# Deposit return - argh!



## atc54m (Dec 18, 2008)

I rented an apartment in JBR for a year and moved out 3 months ago. The company in question is Syrian and they own the whole building. I've been emailing and calling their office here in Dubai and every time I'm getting no response mostly, but when I do it's different excuses as to why I haven't received the return of my 6000dhs deposit. "You didn't give your bank details for the transfer" "the troubles in Syria..." "Waiting on paperwork". 

I've been told that I can raise an issue with RERA but when I called the helpline they said they were going home in 10 mins and to call back tomorrow!

Anyone suggest how I should proceed?

Many thanks


----------



## m1key (Jun 29, 2011)

Call RERA back tomorrow?


----------



## Chocoholic (Oct 29, 2012)

GO to RERA, don't call them.

Also with regards to deposits, I've always said, no deposit no key!!! They get the key back, when I get my deposit.

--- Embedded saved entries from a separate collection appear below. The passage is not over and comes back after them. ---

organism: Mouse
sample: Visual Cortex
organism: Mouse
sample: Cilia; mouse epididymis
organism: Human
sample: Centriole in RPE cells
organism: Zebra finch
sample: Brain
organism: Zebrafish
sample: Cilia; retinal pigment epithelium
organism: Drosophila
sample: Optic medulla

You could actually go and file a police case against them.


----------



## atc54m (Dec 18, 2008)

Thanks for the advice Chocoholic.. 

I called The rent committee (as referred to by RERA) today who've told me to write them an email threatening legal action within 30 days if its not returned. 

It's just winding me up that in this place, where you're in serious trouble if you fail to pay back debts, that I'm being given the run around. Withholding the key was never an option as they change the locks anyway. 

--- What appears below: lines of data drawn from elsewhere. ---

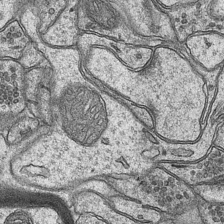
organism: Mouse
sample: CA1 Hippocampus
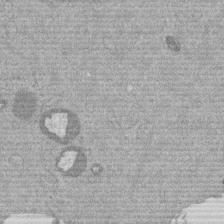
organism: Mouse
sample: Dividing mouse embryo 1 cell stage
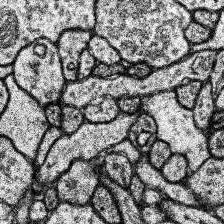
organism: Human
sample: Temporal Lobe
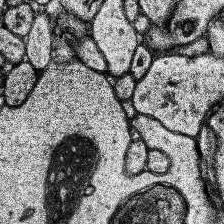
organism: Human
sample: Temporal Lobe
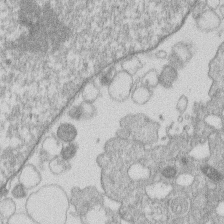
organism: Human
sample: Macrophage cells

Are you sure i can I file a report with the police? That might at least create a bit of work for them. I'm thinking I've been too laid back, time to make a pest of myself.


----------



## Chocoholic (Oct 29, 2012)

atc54m said:


> Thanks for the advice Chocoholic..
> 
> I called The rent committee (as referred to by RERA) today who've told me to write them an email threatening legal action within 30 days if its not returned.
> 
> ...


That's what RERA have effectively told you to do, write to them stating that unless they pay your deposit back within a certain amount of time, you will be filing a police case.


----------



## rsinner (Feb 3, 2009)

And like you rightly said, you have to be a pest.


----------



## Chocoholic (Oct 29, 2012)

Personally emails, phones calls etc don't work and are easily ignored. I'd go to their offices and literally sit there and say unless they give you your deposit there and then, you'll be calling the police down.


----------



## Tropicana (Apr 29, 2010)

atc54m said:


> It's just winding me up that in this place, where you're in serious trouble if you fail to pay back debts, that I'm being given the run around. QUOTE]
> 
> There are debts,....and then there are debts.
> 
> ...


----------



## darlingbuds (May 27, 2010)

We have just got our deposit back after nearly a year. It has involved going through the WHOLE process starting with sending the letter/email giving him 30 days to registering the case with the rent committee, attending hearings on three occasions where he didn't turn up, posting a notice in Arabic in the press, informing the landlord of the ruling in our favour from the rent committee, filing a case with the court after he ignored the rent committee ruling. Finally we have our money. The police wouldn't do anything without the court agreeing, but maybe that is because we had started the process. Happy to chat it through if it would help. Good luck.
Ps what goes around comes around - he hasn't been able to rent his apartment since we moved out and now they are building a mosque next to it. Karma.


----------



## TeamUSA61 (May 29, 2012)

The Squeaky wheel gets the grease, and I would continuously pester them. 
The way I see it, it is your money, and they owe it to you. Just think what would happen if you owed them money!


----------



## atc54m (Dec 18, 2008)

Thanks folks. Still no sign of my money. Darlingbuds, I'll take you up in that offer as the 30 day period comes to an end,if you don't mind. 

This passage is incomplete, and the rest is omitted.